From the summit of this we could see a long range of hills on the opposite side of an undulating plain about twelve miles broad, and far away to the east a great snow-capped wall, the Aoraman mountain, and Persia. This is the plain of Surchina, on the eastern border of which Sulaimania lies. At the foot of the pass the Hamavand escort indicated the spot where they had lately looted a caravan, killing all the military escort and destroying a large number of despatches and Government accounts. The scraps of these still lay about, and one could decipher upon them the tag-ends of sentences, a diversion which occupied some of the travellers for a considerable time. The recognised territory of the Hamavands extends a little way into this plain, and a large number were encamped by a stream in their black tents, and their flocks covered the hill-sides.
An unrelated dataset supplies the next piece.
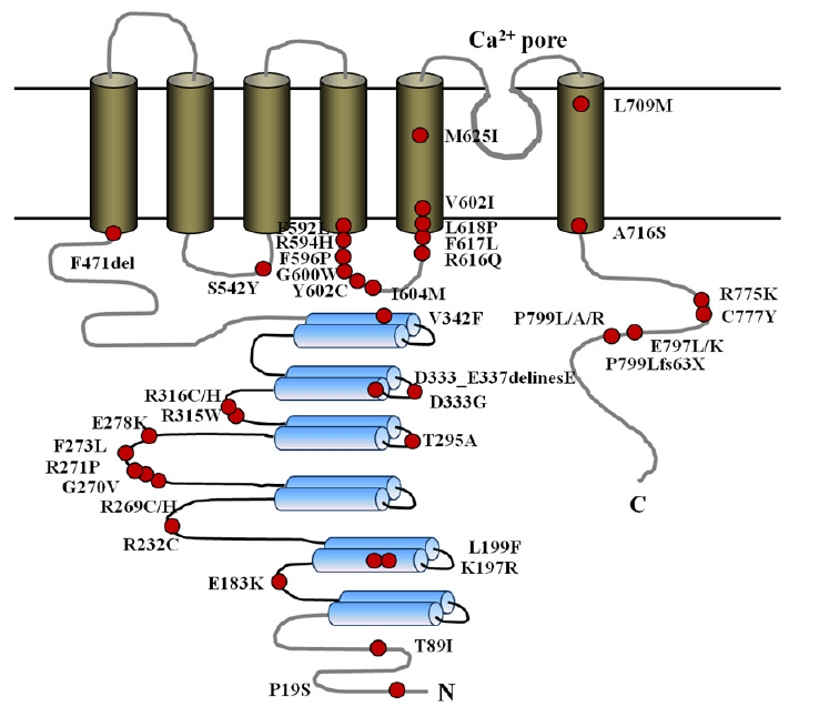 Los sitios de mutación natural en TRPV4 humano.
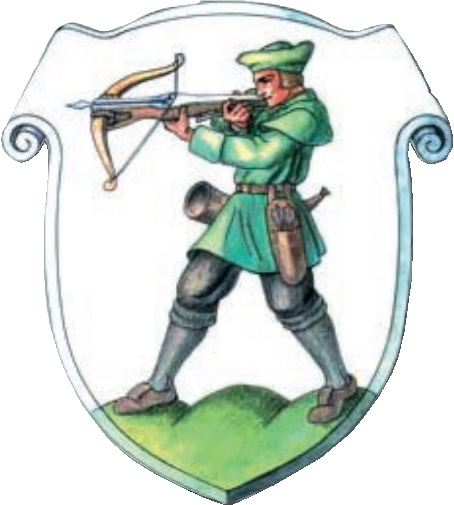 Wappen der Gemeinde Jagerberg, Steiermark
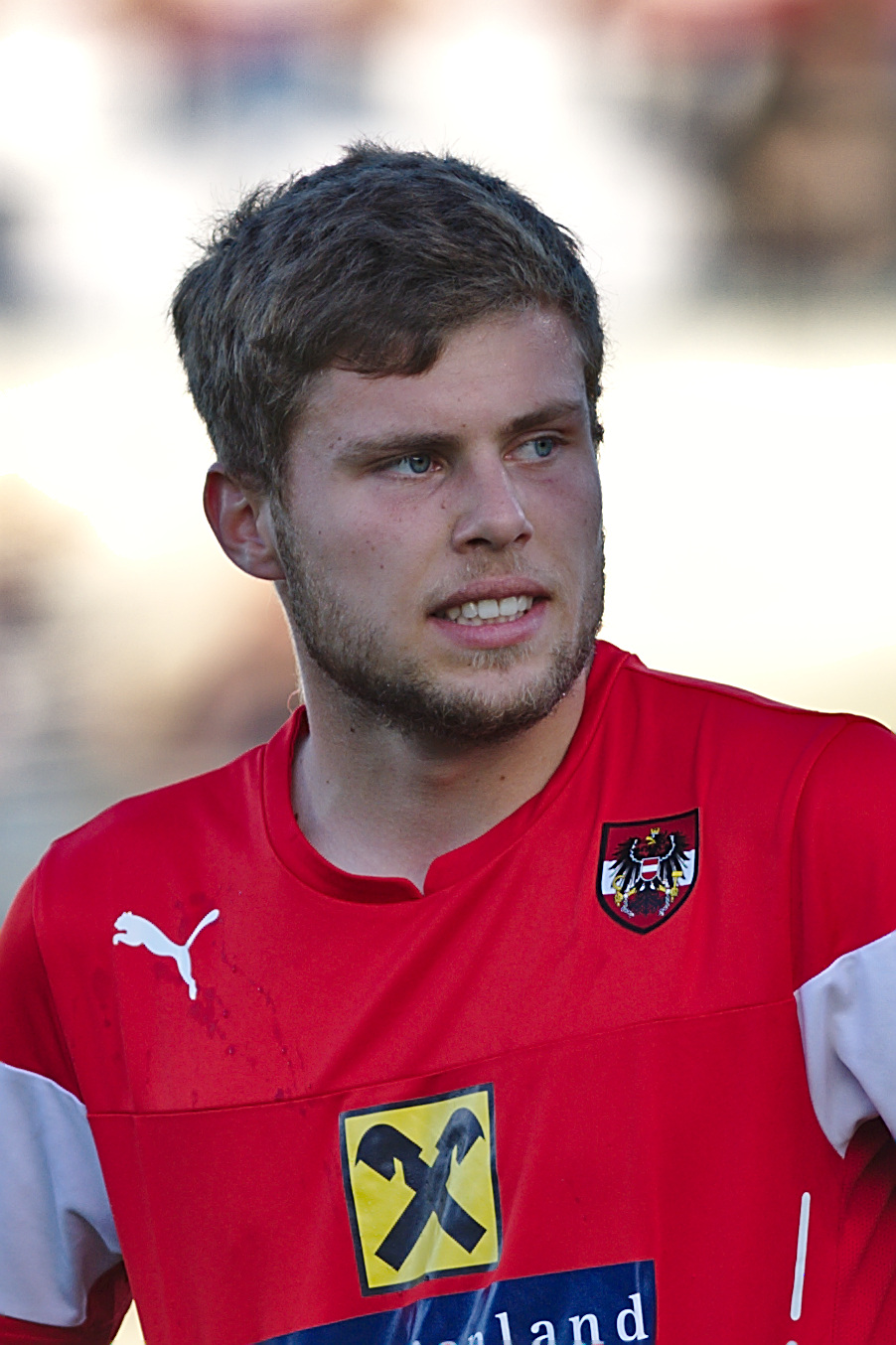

Approaching Sulaimania, we came to a region of hillocks where had originally been extensive gardens. Now they were but deserted patches of land where the few trees remaining were dying for want of water. Around Sulaimania the country is excellently watered by a river and a number of streams, but the terror of the Hamavands in troublous times, and of the Government and the shaikhs in days of peace, has effectually ensured the desertion of what was once a richly cultivated country. Right up to the outskirts of Sulaimania are the same melancholy relics of past prosperity. At present there are no gardens around the town, and it is supplied with fruit at exorbitant prices, from villages on the other side of the hills, which are out of the range of the Hamavands.

ARRIVE AT SULAIMANIA

Sulaimania lies on the lower slope of the hills between two spurs, between which an abundance of excellent water flows. The town is totally insignificant, possessing no large buildings nor anything conspicuous, except a minaret recently erected. From outside it appears but a homogeneous mass of flat mud roofs, relieved here and there by an upper room of a larger house. It possesses no walls nor fortifications, and one entered it abruptly from the desert, its outskirts being small one-storied houses, in the courtyards of which may be seen the idle, handsome women engaged in their constant and only occupation—smoking cigarettes.

The proximity of Persian Kurdistan is very evident here, the style of building in the poorer dwellings is that of Sina and Sauj Bulaq, and in the better houses that of any western Persian town. We threaded our way through some open bazaar streets to a caravanserai, where I had resolved to put up. This was constructed entirely in the Persian style: a row of rooms round a courtyard, which opened on to a low verandah.

I secured a room, and throwing into it my goods, dismissed the muleteer, who was demanding a present for having conducted me safely through the Hamavands to Sulaimania.

FOOTNOTES TO CHAPTER VIII:

[48] Kurdish “shuan”—a shepherd.

[49] In the opinion of the Sulaimania Kurds the word Bazian means in Kurdish “the place of defeats,” but they have overlooked the fact that the word “bazi” and “bazian” is a common one in Kurdistan, with the significance “prominent hills.”